In this diagram, a `GET` request for `image.jpg` returns the current version (Version 3). However, a request for `image.jpg?versionId=v1` would retrieve the original file (Version 1). The diagram also shows that even after a 'DELETE' operation, the deleted version is still stored and can be recovered if needed.

***

### **Hybrid and Specialized Storage Options**

**Amazon FSx Family:**

* **FSx for Lustre**: High-performance parallel file system for HPC and ML training workloads.

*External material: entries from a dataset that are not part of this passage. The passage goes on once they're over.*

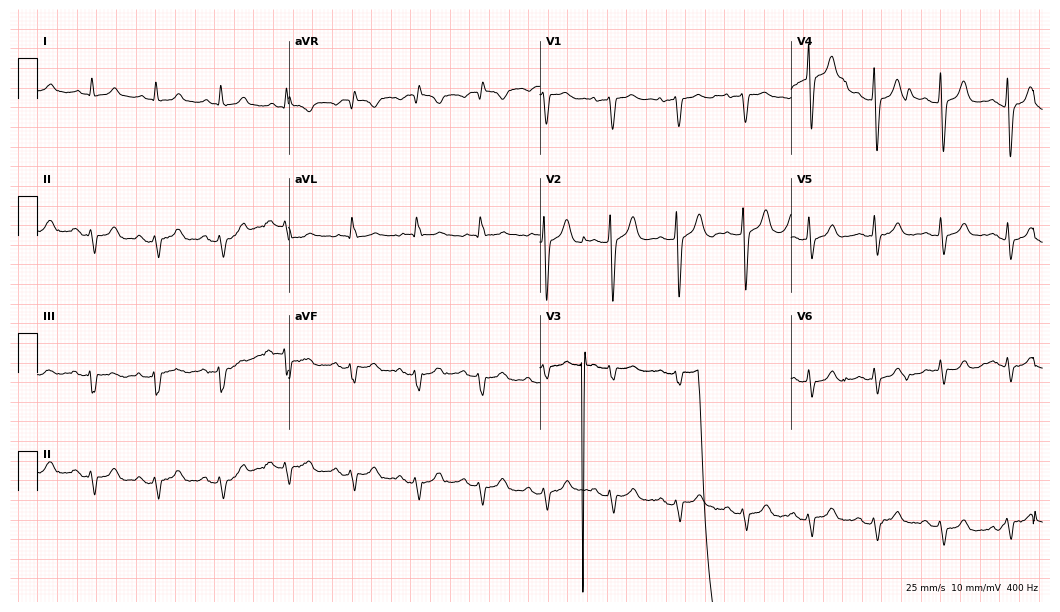
Electrocardiogram (10.2-second recording at 400 Hz), a man, 74 years old. Of the six screened findings (first-degree AV block, right bundle branch block (RBBB), left bundle branch block (LBBB), sinus bradycardia, atrial fibrillation (AF), sinus tachycardia), none is recorded. Other findings, if any, are not listed.
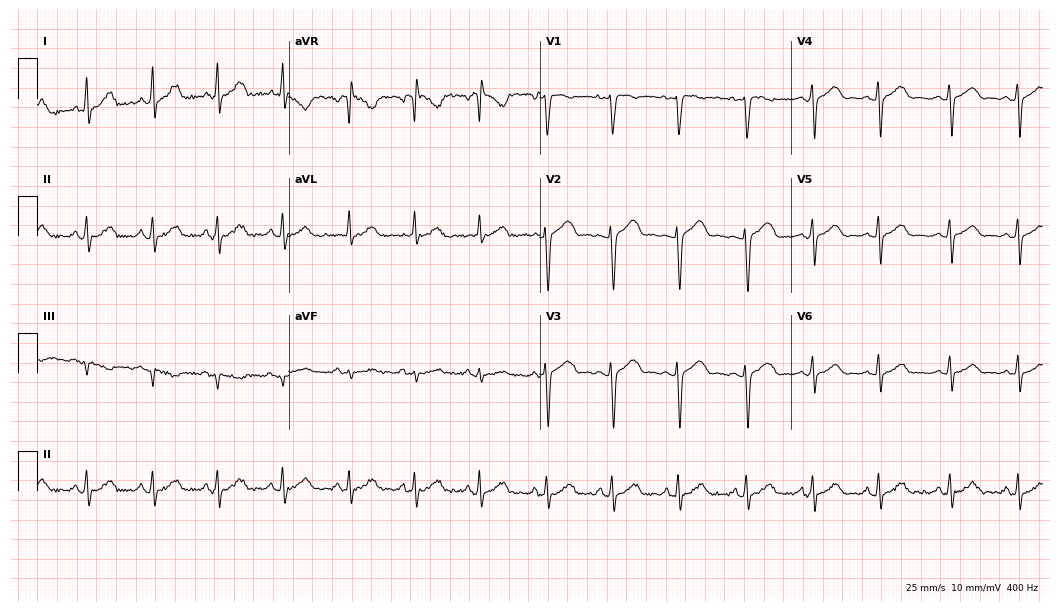
Electrocardiogram (10.2-second recording at 400 Hz), a 25-year-old woman. Overall reading on record: normal ECG.
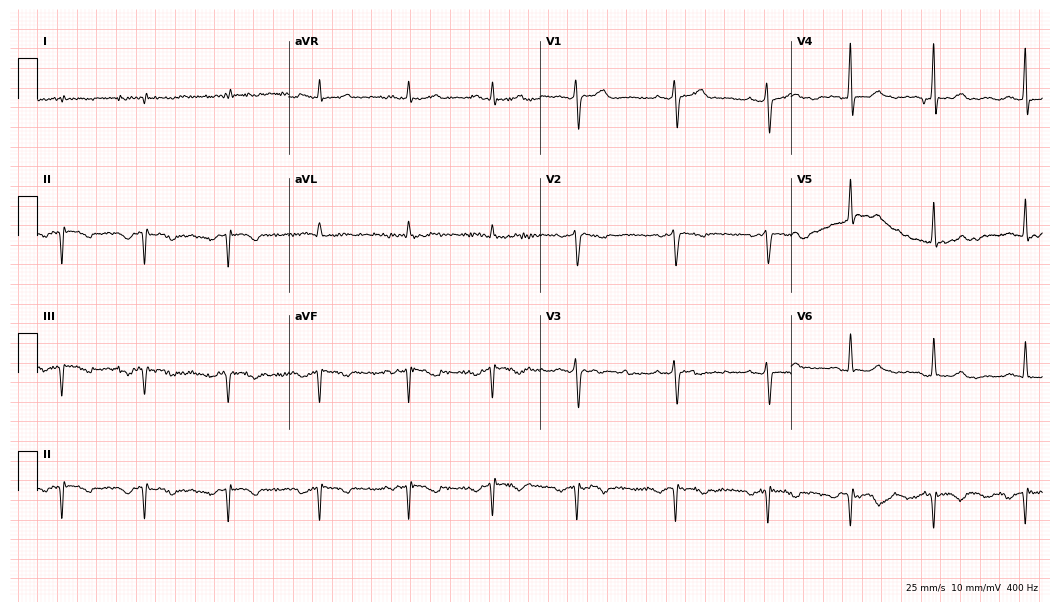
12-lead ECG (10.2-second recording at 400 Hz) from a female, 55 years old. Screened for six findings — first-degree AV block, right bundle branch block, left bundle branch block, sinus bradycardia, atrial fibrillation, sinus tachycardia — none is recorded. Only these six findings were labelled.

Integrates with S3 for seamless data access. Offers throughput up to hundreds of GB/s.
* **FSx for Windows File Server**: Fully managed Windows file servers with SMB protocol support
* **FSx for NetApp ONTAP**: Enterprise NAS with advanced data management features
* **FSx for OpenZFS**: File storage built on OpenZFS with snapshots and cloning

**Use case**: When EFS doesn't provide enough performance, FSx for Lustre is ideal for ML training, genomics processing, or financial modeling requiring massive parallel throughput.

**AWS Storage Gateway:**

* Hybrid cloud storage connecting on-premises environments to AWS
* File Gateway: Presents S3 as NFS/SMB file shares
* Volume Gateway: Presents S3 as iSCSI block storage
* Tape Gateway: Virtual tape library for backup applications

**Use case**: Gradually migrating on-premises data workloads to cloud while maintaining local access patterns.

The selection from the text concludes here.